CDK12 promotes cell migration and invasion in MDA-MB-231 triple-negative breast cancer cells. (A) CDK12 siRNA-1 and a CDK12 cDNA plasmid were used to manipulate the expression levels of CDK12 and for correlation to DNAJB6-S/L mRNA isoform expression, as measured by qRT-PCR. PCR primers targeting the exon 12–13 junction of CDK12 amplify both the endogenous CDK12 mRNA and the CDK12 mRNA from the ectopic CDK12 cDNA. PCR primers targeting the 5΄ UTR of CDK12 specifically amplify the endogenous mRNA only. Error bars denote the 99% confidence interval. (B) Representative images of MDA-MB-231 cell invasion into collagen matrix as assayed by scratch wound experiments. Images shown for control cells (Ctrl), cells over-expressing CDK12 (OE), cells depleted of CDK12 by siRNA (Dep) and cells depleted of CDK12 and transfected with CDK12 cDNA (Res).
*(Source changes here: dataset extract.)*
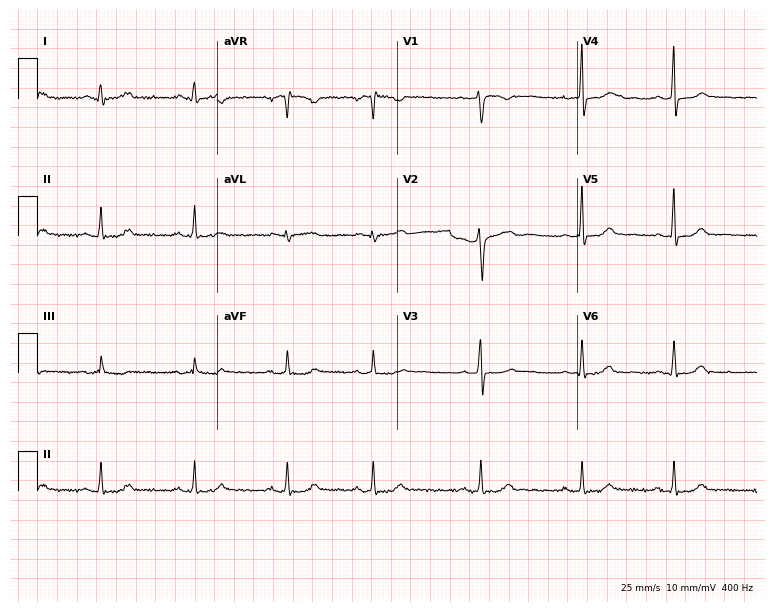
12-lead ECG from a 26-year-old woman (7.3-second recording at 400 Hz). No first-degree AV block, right bundle branch block, left bundle branch block, sinus bradycardia, atrial fibrillation or sinus tachycardia recorded for this tracing.

Scale bar represents 300 μm. (C) Rates of MDA-MB-231 cell migration and invasion. Error bars represent s.d. of curve fits to the migration and invasion data in Supplementary Figure S10 (n = 4 per condition, detailed in Supplementary Methods). The student's t-test was used for statistical comparisons (*P < 0.0001). (D) The rate of cell invasion is proportional to DNAJB6-L mRNA expression (r² = 0.97, P = 0.03). Horizontal error bars denote the 99% confidence interval range from qRT-PCR analysis. Vertical error bars represent the s.d. of curve fits to the data in Supplementary Figure S10.